Friday, April 3, 2015

R.I.P.: Bob&Ray Radio Script Writer Tom Koch

Tom Koch
Tom Koch, a creator of the vexingly convoluted game 43-man Squamish for Mad magazine and unheralded author of thousands of comedy scripts for Bob and Ray radio programs that in his words parodied “pompous versions of real people,” died on March 22 at his home in Laguna Woods, Calif.

He was 89 years-of age, according to The NY Times.  The cause was pulmonary failure, said his son, John.

He was prolific writing for Bob and Ray’s regular radio programs, turning out almost 3,000 sketches in the 33 years after he was recruited in 1955 as their silent partner.

“He certainly contributed a big part of the Bob and Ray repertoire on radio,” Mr. Elliott said Wednesday.



“They usually ad-libbed their stuff,” Mr.
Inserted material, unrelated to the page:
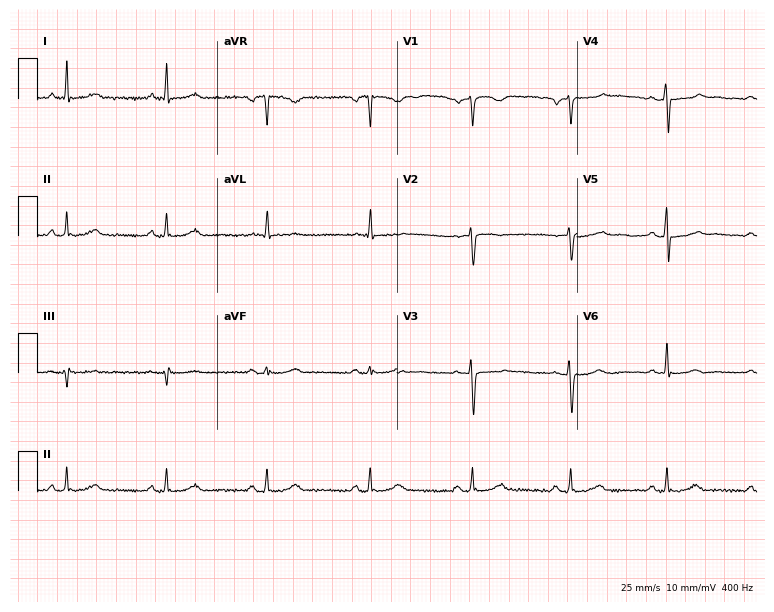
12-lead ECG from a woman, 46 years old. No first-degree AV block, right bundle branch block, left bundle branch block, sinus bradycardia, atrial fibrillation or sinus tachycardia recorded for this tracing.

Koch told The Los Angeles Times in 1996, “but NBC didn’t want things going out over the network without knowing what was coming in advance, so they asked me to start writing for them.”

As a result, in three-and-a-half-page, five-minute scripts, radio audiences were introduced to the president of the Slow Talkers of America; the hapless detectives in Squad Car 119; a bridge builder who went bankrupt (listeners could hear cars splashing in the background); the executive secretary of the Parsley Society of America bemoaning the per capita decline in consumption; and the bumbling correspondent Wally Ballou’s report from a prefabricated igloo factory in Greenland where the temperature was kept at 30 degrees below zero to keep the components from melting.